Exercise brief: An exact copy of the listing is what is needed; please output it in full.
* * *
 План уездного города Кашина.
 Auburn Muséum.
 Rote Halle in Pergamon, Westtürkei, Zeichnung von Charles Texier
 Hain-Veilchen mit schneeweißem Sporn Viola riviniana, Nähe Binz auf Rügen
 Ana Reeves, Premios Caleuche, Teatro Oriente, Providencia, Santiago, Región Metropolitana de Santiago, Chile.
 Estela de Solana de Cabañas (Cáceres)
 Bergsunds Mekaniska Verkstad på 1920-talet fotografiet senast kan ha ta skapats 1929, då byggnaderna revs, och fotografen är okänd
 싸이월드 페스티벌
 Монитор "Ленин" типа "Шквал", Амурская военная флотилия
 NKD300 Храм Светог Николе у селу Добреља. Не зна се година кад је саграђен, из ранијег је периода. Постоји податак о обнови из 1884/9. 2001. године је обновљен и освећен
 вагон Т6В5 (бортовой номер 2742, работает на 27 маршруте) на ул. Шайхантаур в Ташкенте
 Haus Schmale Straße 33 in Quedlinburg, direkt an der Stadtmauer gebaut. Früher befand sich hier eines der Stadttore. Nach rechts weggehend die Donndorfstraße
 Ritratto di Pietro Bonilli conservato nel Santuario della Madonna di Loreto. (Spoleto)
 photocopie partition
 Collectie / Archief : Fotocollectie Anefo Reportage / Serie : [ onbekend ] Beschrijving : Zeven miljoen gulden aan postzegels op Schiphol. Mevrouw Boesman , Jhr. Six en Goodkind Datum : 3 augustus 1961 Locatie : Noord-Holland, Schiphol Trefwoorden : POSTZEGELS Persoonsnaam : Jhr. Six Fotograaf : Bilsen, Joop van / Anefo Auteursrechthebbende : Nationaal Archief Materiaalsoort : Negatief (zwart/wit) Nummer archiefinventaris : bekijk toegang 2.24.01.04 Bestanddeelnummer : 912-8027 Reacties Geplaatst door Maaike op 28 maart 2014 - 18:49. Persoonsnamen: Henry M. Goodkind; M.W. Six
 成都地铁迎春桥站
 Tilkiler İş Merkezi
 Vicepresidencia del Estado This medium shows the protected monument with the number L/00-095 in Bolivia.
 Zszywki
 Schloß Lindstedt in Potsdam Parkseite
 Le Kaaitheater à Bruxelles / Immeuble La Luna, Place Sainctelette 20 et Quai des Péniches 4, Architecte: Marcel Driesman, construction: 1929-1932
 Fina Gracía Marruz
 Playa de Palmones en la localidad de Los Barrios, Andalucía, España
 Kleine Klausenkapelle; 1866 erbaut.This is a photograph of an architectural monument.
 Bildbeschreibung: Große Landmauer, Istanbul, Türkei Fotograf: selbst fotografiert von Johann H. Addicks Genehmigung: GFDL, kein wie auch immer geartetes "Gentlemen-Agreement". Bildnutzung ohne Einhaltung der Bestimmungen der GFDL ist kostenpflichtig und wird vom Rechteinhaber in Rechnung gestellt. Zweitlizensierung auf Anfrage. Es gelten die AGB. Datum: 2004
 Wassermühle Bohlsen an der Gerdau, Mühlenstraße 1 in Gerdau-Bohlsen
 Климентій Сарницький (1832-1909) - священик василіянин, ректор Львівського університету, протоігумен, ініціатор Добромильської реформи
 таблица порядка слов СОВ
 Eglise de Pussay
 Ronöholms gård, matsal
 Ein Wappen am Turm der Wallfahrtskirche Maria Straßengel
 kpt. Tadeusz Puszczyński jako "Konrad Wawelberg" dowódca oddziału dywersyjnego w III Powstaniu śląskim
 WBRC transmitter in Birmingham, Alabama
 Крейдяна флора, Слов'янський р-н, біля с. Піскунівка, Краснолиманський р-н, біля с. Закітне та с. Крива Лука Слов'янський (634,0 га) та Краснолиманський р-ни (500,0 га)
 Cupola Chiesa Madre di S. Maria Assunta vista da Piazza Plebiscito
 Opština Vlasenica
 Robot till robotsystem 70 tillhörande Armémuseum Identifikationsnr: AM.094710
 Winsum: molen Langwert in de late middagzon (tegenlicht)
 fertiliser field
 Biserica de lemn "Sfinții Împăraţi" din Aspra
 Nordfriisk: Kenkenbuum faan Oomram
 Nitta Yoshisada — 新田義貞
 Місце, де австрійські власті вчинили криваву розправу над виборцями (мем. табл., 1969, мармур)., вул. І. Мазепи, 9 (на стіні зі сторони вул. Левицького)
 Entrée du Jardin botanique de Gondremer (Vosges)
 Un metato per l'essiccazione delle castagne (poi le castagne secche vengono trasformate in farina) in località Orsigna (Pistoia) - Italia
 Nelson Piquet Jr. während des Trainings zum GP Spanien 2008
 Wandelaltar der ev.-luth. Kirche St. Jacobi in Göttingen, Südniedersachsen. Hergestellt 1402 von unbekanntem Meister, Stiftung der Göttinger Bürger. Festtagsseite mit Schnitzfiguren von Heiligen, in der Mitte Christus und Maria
* * *
Written response:
 План уездного города Кашина.
 Auburn Muséum.
 Rote Halle in Pergamon, Westtürkei, Zeichnung von Charles Texier
 Hain-Veilchen mit schneeweißem Sporn Viola riviniana, Nähe Binz auf Rügen
 Ana Reeves, Premios Caleuche, Teatro Oriente, Providencia, Santiago, Región Metropolitana de Santiago, Chile.
 Estela de Solana de Cabañas (Cáceres)
 Bergsunds Mekaniska Verkstad på 1920-talet fotografiet senast kan ha ta skapats 1929, då byggnaderna revs, och fotografen är okänd
 싸이월드 페스티벌
 Монитор "Ленин" типа "Шквал", Амурская военная флотилия
 NKD300 Храм Светог Николе у селу Добреља. Не зна се година кад је саграђен, из ранијег је периода. Постоји податак о обнови из 1884/9. 2001. године је обновљен и освећен
 вагон Т6В5 (бортовой номер 2742, работает на 27 маршруте) на ул. Шайхантаур в Ташкенте
 Haus Schmale Straße 33 in Quedlinburg, direkt an der Stadtmauer gebaut. Früher befand sich hier eines der Stadttore. Nach rechts weggehend die Donndorfstraße
 Ritratto di Pietro Bonilli conservato nel Santuario della Madonna di Loreto. (Spoleto)
 photocopie partition
 Collectie / Archief : Fotocollectie Anefo Reportage / Serie : [ onbekend ] Beschrijving : Zeven miljoen gulden aan postzegels op Schiphol. Mevrouw Boesman , Jhr. Six en Goodkind Datum : 3 augustus 1961 Locatie : Noord-Holland, Schiphol Trefwoorden : POSTZEGELS Persoonsnaam : Jhr. Six Fotograaf : Bilsen, Joop van / Anefo Auteursrechthebbende : Nationaal Archief Materiaalsoort : Negatief (zwart/wit) Nummer archiefinventaris : bekijk toegang 2.24.01.04 Bestanddeelnummer : 912-8027 Reacties Geplaatst door Maaike op 28 maart 2014 - 18:49. Persoonsnamen: Henry M. Goodkind; M.W. Six
 成都地铁迎春桥站
 Tilkiler İş Merkezi
 Vicepresidencia del Estado This medium shows the protected monument with the number L/00-095 in Bolivia.
 Zszywki
 Schloß Lindstedt in Potsdam Parkseite
 Le Kaaitheater à Bruxelles / Immeuble La Luna, Place Sainctelette 20 et Quai des Péniches 4, Architecte: Marcel Driesman, construction: 1929-1932
 Fina Gracía Marruz
 Playa de Palmones en la localidad de Los Barrios, Andalucía, España
 Kleine Klausenkapelle; 1866 erbaut.This is a photograph of an architectural monument.
 Bildbeschreibung: Große Landmauer, Istanbul, Türkei Fotograf: selbst fotografiert von Johann H. Addicks Genehmigung: GFDL, kein wie auch immer geartetes "Gentlemen-Agreement". Bildnutzung ohne Einhaltung der Bestimmungen der GFDL ist kostenpflichtig und wird vom Rechteinhaber in Rechnung gestellt. Zweitlizensierung auf Anfrage. Es gelten die AGB. Datum: 2004
 Wassermühle Bohlsen an der Gerdau, Mühlenstraße 1 in Gerdau-Bohlsen
 Климентій Сарницький (1832-1909) - священик василіянин, ректор Львівського університету, протоігумен, ініціатор Добромильської реформи
 таблица порядка слов СОВ
 Eglise de Pussay
 Ronöholms gård, matsal
 Ein Wappen am Turm der Wallfahrtskirche Maria Straßengel
 kpt. Tadeusz Puszczyński jako "Konrad Wawelberg" dowódca oddziału dywersyjnego w III Powstaniu śląskim
 WBRC transmitter in Birmingham, Alabama
 Крейдяна флора, Слов'янський р-н, біля с. Піскунівка, Краснолиманський р-н, біля с. Закітне та с. Крива Лука Слов'янський (634,0 га) та Краснолиманський р-ни (500,0 га)
 Cupola Chiesa Madre di S. Maria Assunta vista da Piazza Plebiscito
 Opština Vlasenica
 Robot till robotsystem 70 tillhörande Armémuseum Identifikationsnr: AM.094710
 Winsum: molen Langwert in de late middagzon (tegenlicht)
 fertiliser field
 Biserica de lemn "Sfinții Împăraţi" din Aspra
 Nordfriisk: Kenkenbuum faan Oomram
 Nitta Yoshisada — 新田義貞
 Місце, де австрійські власті вчинили криваву розправу над виборцями (мем. табл., 1969, мармур)., вул. І. Мазепи, 9 (на стіні зі сторони вул. Левицького)
 Entrée du Jardin botanique de Gondremer (Vosges)
 Un metato per l'essiccazione delle castagne (poi le castagne secche vengono trasformate in farina) in località Orsigna (Pistoia) - Italia
 Nelson Piquet Jr. während des Trainings zum GP Spanien 2008
 Wandelaltar der ev.-luth. Kirche St. Jacobi in Göttingen, Südniedersachsen. Hergestellt 1402 von unbekanntem Meister, Stiftung der Göttinger Bürger. Festtagsseite mit Schnitzfiguren von Heiligen, in der Mitte Christus und Maria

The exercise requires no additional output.